As mentioned earlier, my Mt Hope experience isn't really mine, but that of the patient, who has been given a crushingly grim diagnosis. It's also your story, Trinidad and Tobago. When I posted last week's column on Facebook, it was shared a staggering 220 times. Many people surfaced with their own tales to astonish. Mt Hope, Port of Spain, and San Fernando; stories of traumatised relatives and patients bear nauseating similarities.

The silver lining here is the humanity among patients and relatives kindled by the inhumanity at our public hospitals. Patients, who are themselves sick, help others to the bathroom or offer a kind word. They share bottled water and stories about the mostly belligerent hospital staff. Even as they moan in their beds they can laugh about that one nurse who is actually a Minotaur.

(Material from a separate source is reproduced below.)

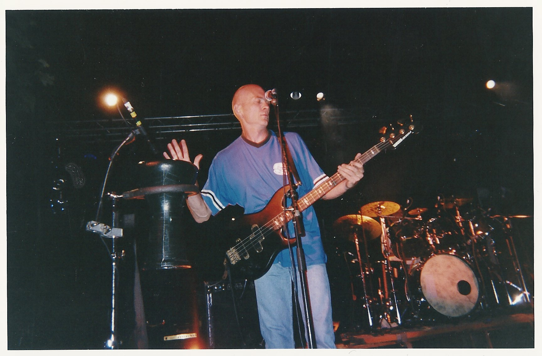 Marc Dechaumont à la basse et au derbouka (été 1998)

Other visiting family members knowledgeable about the labyrinth of confusion that is our health-couldn’t-careless give terrified and bewildered relatives guidance. Yes, there are good doctors and nurses. They are insufficient, however, to cover a system that spectacularly fails patients, relatives and medical professionals.

Denying these failures is a gross insult to those who suffer and die in our institutions and the dedicated doctors and nurses who fight to preserve their dignity.